10. A method for embedding data in a compressed data stream, the method comprising:

receiving the data;

receiving the compressed data stream;

partially decoding the compressed data stream, thereby obtaining a partially decoded audio data stream having quantization indices;

embedding the data into the quantization indices, thereby obtaining a data-embedded partially decoded data stream; and

partially encoding the data-embedded partially decoded data stream, thereby obtaining a data-embedded compressed data stream.

11. The method of claim 10 further comprising:

selecting a plurality of the quantization indices, thereby obtaining selected indices; and

determining respective amounts by which to modify the selected indices,

wherein said embedding the data into the quantization indices corresponds to modifying the selected indices according to the respective amounts.

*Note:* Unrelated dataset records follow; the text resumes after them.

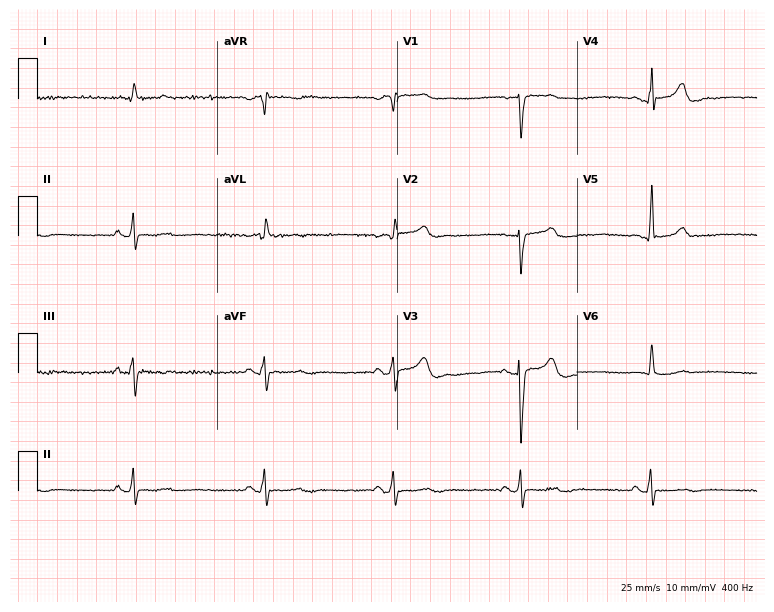
Electrocardiogram, a man, 72 years old. Interpretation includes sinus bradycardia (a sinus rate of 50 beats per minute or less).
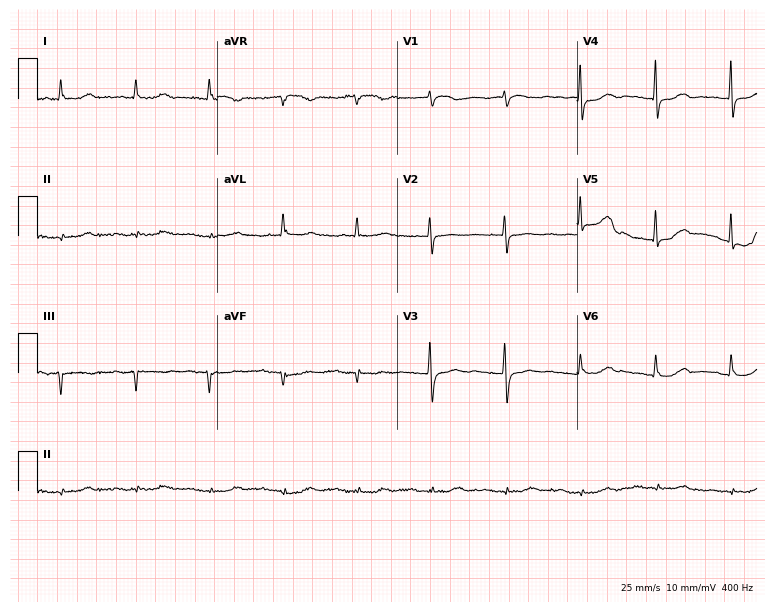
Resting 12-lead electrocardiogram. Patient: an 81-year-old female. None of these six findings is recorded: first-degree AV block, right bundle branch block, left bundle branch block, sinus bradycardia, atrial fibrillation, sinus tachycardia.
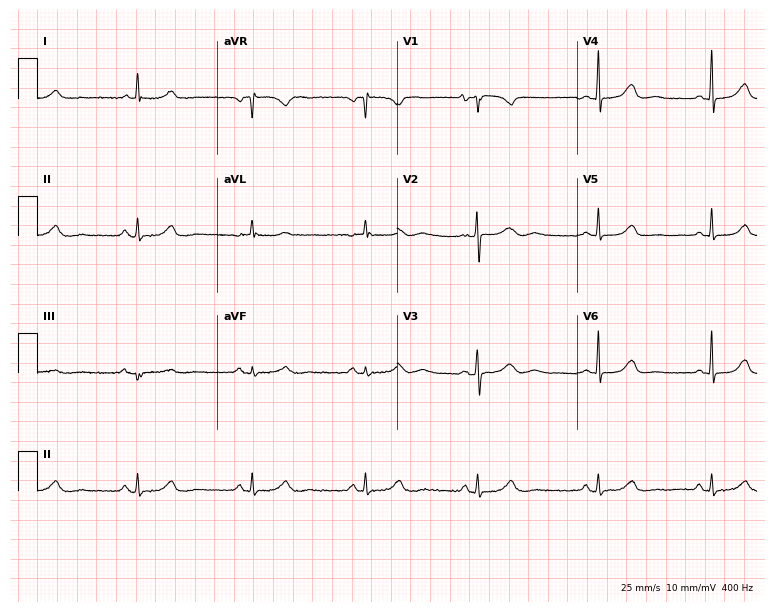
ECG — a female patient, 68 years old. Labelled as a normal ECG.
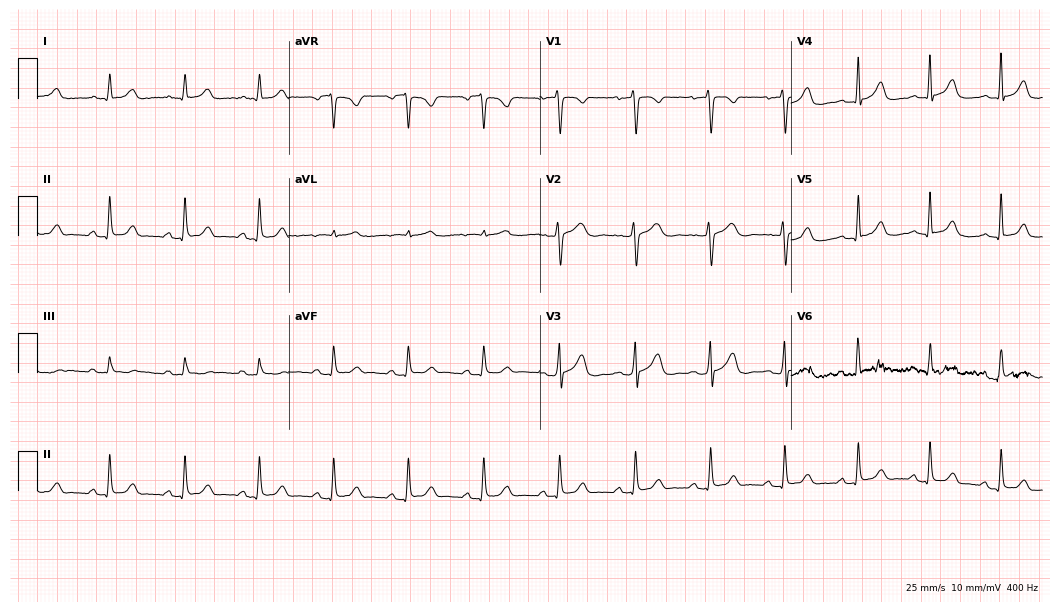
ECG — a 27-year-old woman. Labelled as a normal ECG.
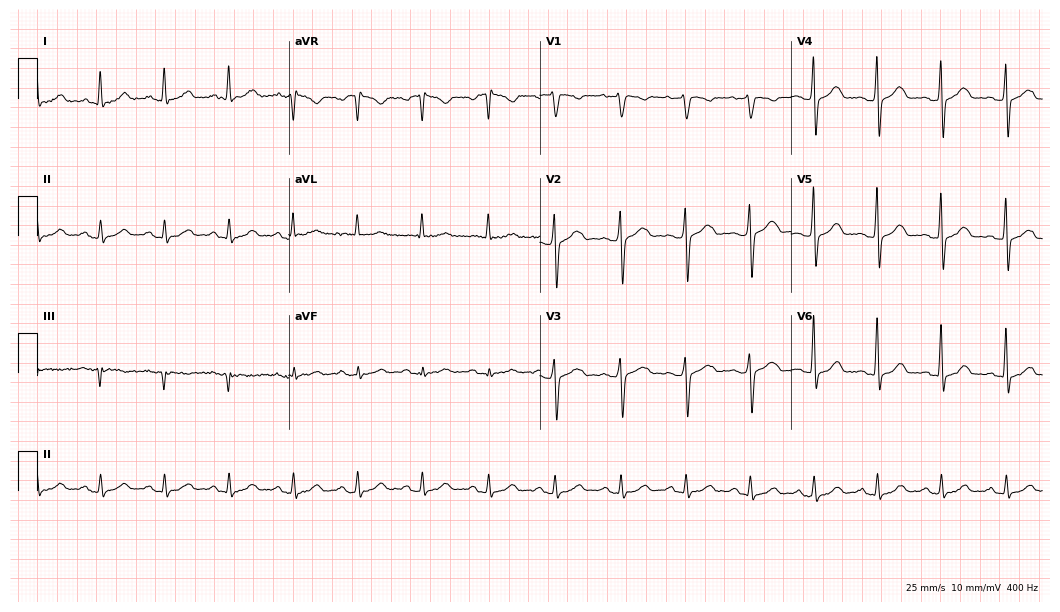
Electrocardiogram (10.2-second recording at 400 Hz), a 49-year-old male patient. Overall reading on record: normal ECG.
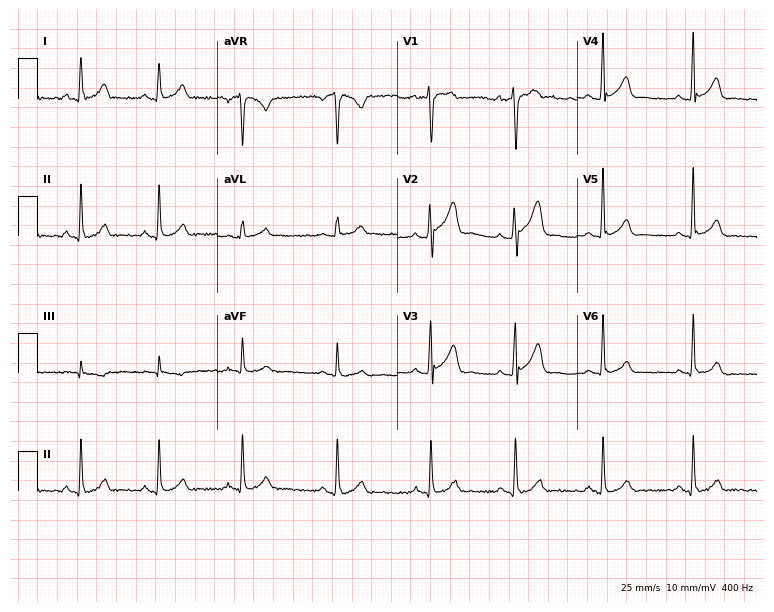
ECG (7.3-second recording at 400 Hz) — a 22-year-old male patient. Screened for six findings — first-degree AV block, right bundle branch block, left bundle branch block, sinus bradycardia, atrial fibrillation, sinus tachycardia — none is recorded. Findings outside these six are not listed.
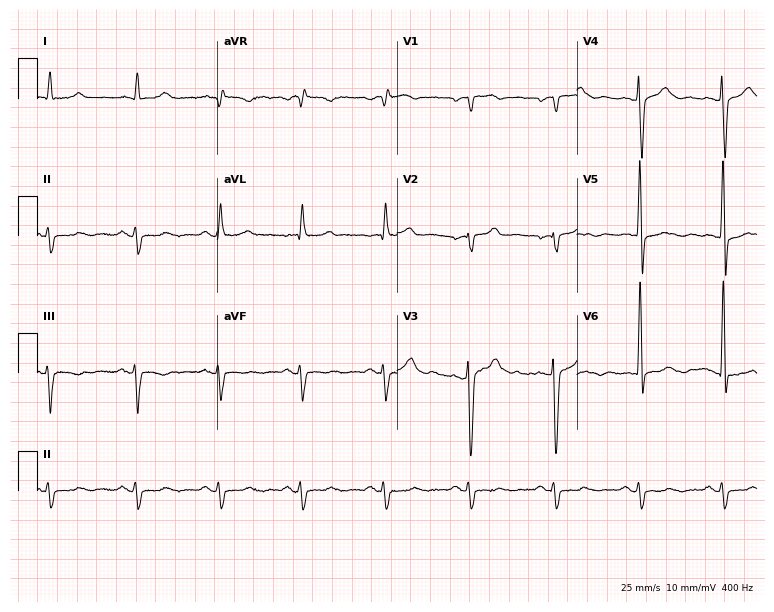
12-lead ECG (7.3-second recording at 400 Hz) from a 77-year-old male. Screened for six findings — first-degree AV block, right bundle branch block (RBBB), left bundle branch block (LBBB), sinus bradycardia, atrial fibrillation (AF), sinus tachycardia — none is recorded.
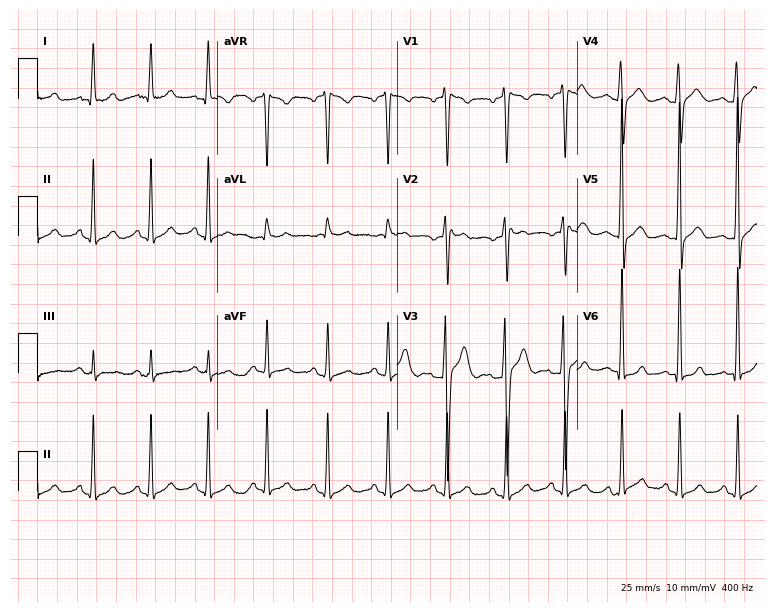
ECG — a male, 28 years old. Labelled as a normal ECG.
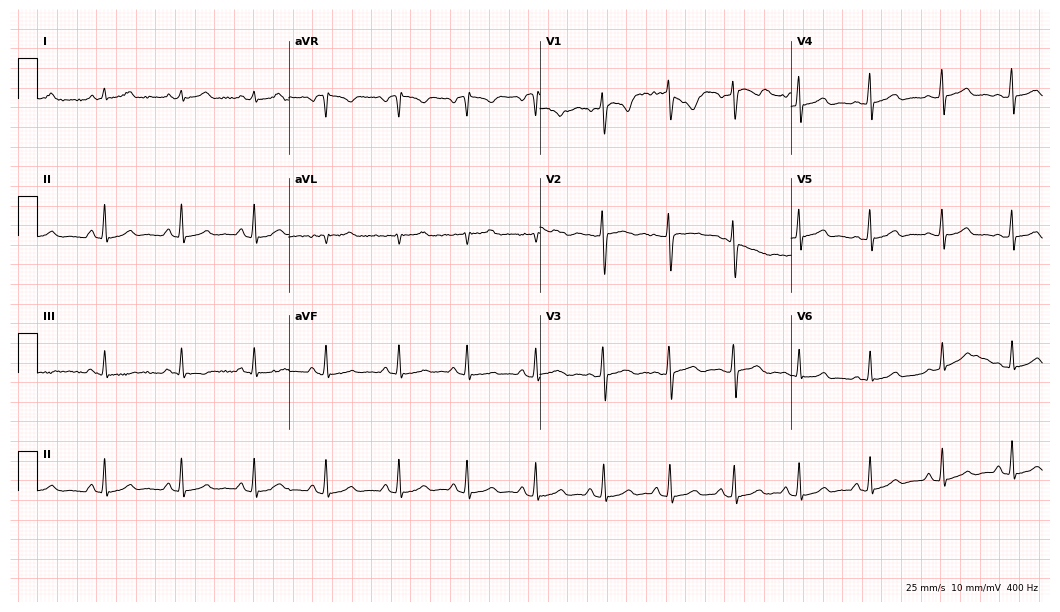
Electrocardiogram, a female patient, 19 years old. Overall reading on record: normal ECG.
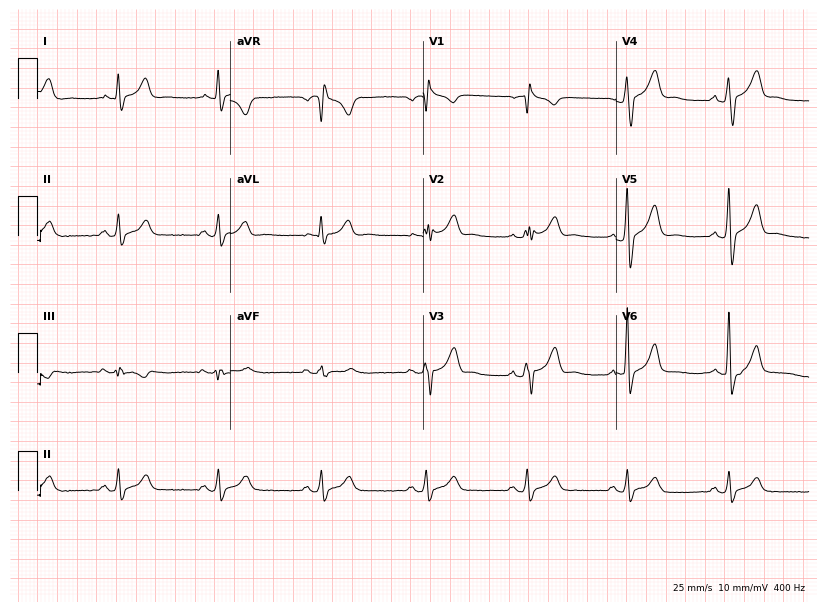
Standard 12-lead ECG recorded from a woman, 32 years old (7.9-second recording at 400 Hz). None of these six findings is recorded: first-degree AV block, right bundle branch block (RBBB), left bundle branch block (LBBB), sinus bradycardia, atrial fibrillation (AF), sinus tachycardia. Findings outside these six are not listed.

12. The method of claim 11, wherein said selecting comprises:

choosing indices corresponding to ranges within a sensitive portion of a human sensory range; and

discarding zero indices.

13. The method of claim 11, wherein said determining corresponds to always determining a minimum amount.

14. The method of claim 10 further comprising receiving an encoding key, wherein said embedding the data includes modifying the selected indices based on the encoding key.

15. The method of claim 10, wherein the partially decoded data stream has variance, the method further comprising reducing the variance of the partially decoded data stream.

16. The method of claim 15, wherein said reducing comprises:

sorting the partially decoded data stream in at least one of ascending and descending order, thereby obtaining a sorted sequence;

constructing a new partially decoded data stream by taking the difference of every pair of two consecutive samples in the sorted sequence while alternating the sign of every other difference value; and

substituting the new partially decoded data stream for the partially decoded data stream.

17. The method of claim 10, wherein said partially encoding and said partially decoding are performed via same codebooks.

18. A method for extracting data embedded in a compressed data stream having embedded data, the method comprising:

receiving the compressed data stream;

partially decoding the compressed data stream, thereby obtaining a partially decoded data stream having quantization indices; and

extracting the embedded data from the quantization indices, thereby obtaining data.

19. The method of claim 18 further comprising receiving a decoding key, wherein said extracting is based on the decoding key.